Patrick Szpak is a Programmer Consultant and Web Designer in the Humanities Computing and Media Centre at the University of Victoria.

Sarah Neville

Sarah Neville is an assistant professor in the department of English at the Ohio State University who also holds a courtesy appointment in Theatre. Her published scholarly research explores how authority is constructed by authors and audiences in a variety of genres and technologies, including Renaissance science and medicine, contemporary textual and digital scholarship, and modern performance. She is currently finishing a monograph about printed books of botany in the early Renaissance book trade.

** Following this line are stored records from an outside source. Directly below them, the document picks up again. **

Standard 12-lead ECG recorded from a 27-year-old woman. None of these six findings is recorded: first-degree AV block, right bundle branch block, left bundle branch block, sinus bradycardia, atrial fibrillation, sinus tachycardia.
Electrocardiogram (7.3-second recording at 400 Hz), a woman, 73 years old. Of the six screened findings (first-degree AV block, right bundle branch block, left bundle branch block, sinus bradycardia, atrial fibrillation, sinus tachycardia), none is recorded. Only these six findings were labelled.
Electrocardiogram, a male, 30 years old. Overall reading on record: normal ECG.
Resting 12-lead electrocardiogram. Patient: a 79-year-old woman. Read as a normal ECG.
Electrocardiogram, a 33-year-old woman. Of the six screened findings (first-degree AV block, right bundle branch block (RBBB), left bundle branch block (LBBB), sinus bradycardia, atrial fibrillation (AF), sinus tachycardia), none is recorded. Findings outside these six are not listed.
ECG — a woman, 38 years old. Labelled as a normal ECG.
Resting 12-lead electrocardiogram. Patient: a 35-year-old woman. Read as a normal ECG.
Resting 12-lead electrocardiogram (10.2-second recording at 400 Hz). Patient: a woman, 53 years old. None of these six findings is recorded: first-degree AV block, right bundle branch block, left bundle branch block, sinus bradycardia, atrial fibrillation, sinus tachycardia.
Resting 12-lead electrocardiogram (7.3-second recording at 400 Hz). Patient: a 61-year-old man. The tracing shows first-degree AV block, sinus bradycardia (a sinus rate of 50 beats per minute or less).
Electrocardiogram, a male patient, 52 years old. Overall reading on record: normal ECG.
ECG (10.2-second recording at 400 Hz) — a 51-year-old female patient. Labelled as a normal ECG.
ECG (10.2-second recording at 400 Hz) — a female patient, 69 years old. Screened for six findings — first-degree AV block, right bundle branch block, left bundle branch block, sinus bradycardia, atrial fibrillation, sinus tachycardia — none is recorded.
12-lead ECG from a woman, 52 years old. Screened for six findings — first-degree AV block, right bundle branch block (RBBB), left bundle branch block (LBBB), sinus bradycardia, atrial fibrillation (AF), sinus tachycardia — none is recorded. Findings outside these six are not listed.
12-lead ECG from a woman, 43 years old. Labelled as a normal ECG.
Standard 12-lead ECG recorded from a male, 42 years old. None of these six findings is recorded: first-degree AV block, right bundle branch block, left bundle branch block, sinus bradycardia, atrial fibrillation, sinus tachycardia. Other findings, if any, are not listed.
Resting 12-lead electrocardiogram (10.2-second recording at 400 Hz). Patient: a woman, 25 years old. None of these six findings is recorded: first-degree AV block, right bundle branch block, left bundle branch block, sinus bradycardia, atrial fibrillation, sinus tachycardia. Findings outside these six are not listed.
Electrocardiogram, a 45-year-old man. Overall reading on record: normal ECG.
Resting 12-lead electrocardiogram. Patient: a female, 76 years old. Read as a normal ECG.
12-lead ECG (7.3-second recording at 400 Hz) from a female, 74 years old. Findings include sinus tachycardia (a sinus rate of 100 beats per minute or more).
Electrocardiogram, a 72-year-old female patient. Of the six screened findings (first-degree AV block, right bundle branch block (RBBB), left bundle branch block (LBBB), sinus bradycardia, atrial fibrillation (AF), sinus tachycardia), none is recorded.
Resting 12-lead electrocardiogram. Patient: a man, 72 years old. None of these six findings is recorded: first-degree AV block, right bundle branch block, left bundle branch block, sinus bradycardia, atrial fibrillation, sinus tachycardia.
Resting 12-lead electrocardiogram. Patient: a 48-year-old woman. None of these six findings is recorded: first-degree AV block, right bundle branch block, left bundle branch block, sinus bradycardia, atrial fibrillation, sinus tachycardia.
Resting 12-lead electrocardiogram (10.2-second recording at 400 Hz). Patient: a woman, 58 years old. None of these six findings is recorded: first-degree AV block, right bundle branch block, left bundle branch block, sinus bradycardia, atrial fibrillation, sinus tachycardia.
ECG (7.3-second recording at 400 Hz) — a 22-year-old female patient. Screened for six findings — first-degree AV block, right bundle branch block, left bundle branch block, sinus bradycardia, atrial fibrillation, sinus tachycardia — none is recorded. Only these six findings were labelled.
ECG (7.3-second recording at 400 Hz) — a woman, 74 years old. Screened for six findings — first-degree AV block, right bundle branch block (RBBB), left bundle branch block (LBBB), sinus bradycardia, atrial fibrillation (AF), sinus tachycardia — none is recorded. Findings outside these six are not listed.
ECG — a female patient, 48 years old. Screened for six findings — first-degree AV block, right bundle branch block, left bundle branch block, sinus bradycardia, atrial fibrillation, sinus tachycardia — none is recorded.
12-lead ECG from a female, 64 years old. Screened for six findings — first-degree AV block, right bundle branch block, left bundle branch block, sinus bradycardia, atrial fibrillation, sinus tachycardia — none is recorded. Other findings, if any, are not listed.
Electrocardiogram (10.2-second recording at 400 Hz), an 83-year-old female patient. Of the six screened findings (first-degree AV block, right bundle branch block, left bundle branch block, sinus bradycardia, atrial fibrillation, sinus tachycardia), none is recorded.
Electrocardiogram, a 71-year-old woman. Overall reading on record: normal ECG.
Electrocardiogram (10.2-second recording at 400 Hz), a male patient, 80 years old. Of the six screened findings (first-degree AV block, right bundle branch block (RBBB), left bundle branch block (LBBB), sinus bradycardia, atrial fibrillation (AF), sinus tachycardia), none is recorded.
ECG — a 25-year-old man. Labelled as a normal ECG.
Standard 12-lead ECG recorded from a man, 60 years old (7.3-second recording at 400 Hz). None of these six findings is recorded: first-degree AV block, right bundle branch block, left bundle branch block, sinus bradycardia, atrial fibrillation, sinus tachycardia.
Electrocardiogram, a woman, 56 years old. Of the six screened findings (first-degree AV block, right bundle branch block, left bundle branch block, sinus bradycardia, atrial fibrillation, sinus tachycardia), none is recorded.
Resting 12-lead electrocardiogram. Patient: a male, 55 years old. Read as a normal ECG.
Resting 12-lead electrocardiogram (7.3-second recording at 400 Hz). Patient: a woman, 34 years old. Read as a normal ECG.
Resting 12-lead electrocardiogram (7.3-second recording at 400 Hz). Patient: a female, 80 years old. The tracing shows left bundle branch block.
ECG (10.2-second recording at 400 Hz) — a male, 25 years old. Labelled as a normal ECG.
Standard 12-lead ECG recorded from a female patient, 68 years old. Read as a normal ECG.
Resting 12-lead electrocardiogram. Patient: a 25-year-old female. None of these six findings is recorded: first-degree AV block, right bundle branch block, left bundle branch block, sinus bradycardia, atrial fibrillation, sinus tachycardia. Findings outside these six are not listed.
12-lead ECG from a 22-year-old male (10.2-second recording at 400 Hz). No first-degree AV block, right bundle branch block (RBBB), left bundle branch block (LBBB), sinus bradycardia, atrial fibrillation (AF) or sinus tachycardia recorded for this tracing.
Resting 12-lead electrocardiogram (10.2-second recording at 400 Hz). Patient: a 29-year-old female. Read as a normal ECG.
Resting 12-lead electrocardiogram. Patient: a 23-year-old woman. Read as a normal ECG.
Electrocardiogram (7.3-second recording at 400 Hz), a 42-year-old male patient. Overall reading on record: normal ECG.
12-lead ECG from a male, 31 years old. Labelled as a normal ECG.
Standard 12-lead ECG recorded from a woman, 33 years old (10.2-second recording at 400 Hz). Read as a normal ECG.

Neville was an assistant editor of the New Oxford Shakespeare (2016-17), for which she edited five plays, and is a coordinating editor of the Digital Renaissance Editions, an open-access project publishing online scholarly editions of non-Shakespearean early English drama. Neville’s textual and editorial scholarship is bolstered by her practice-as-research. She is the founder and creative director of Lord Denney’s Players, an academic theatre company housed within the OSU English Department that is designed to explore intersections of texts, criticism, and performance. At OSU she regularly teaches classes in Shakespeare, Renaissance poetry, research methods, and textual studies.

Tracey El Hajj

Junior Programmer 2019-2020. Research Associate 2020-2021. Tracey received her PhD from the Department of English at the University of Victoria in the field of Science and Technology Studies. Her research focuses on the algorhythmics of networked communications. She was a 2019-20 President’s Fellow in Research-Enriched Teaching at UVic, where she taught an advanced course on Artificial Intelligence and Everyday Life. Tracey was also a member of the Map of Early Modern London team, between 2018 and 2021. Between 2020 and 2021, she was a fellow in residence at the Praxis Studio for Comparative Media Studies, where she investigated the relationships between artificial intelligence, creativity, health, and justice. As of July 2021, Tracey has moved into the alt-ac world for a term position, while also teaching in the English Department at the University of Victoria.

Orgography

LEMDO Team (LEMD1)

The LEMDO Team is based at the University of Victoria and normally comprises the project director, the lead developer, project manager, junior developers(s), remediators, encoders, and remediating editors.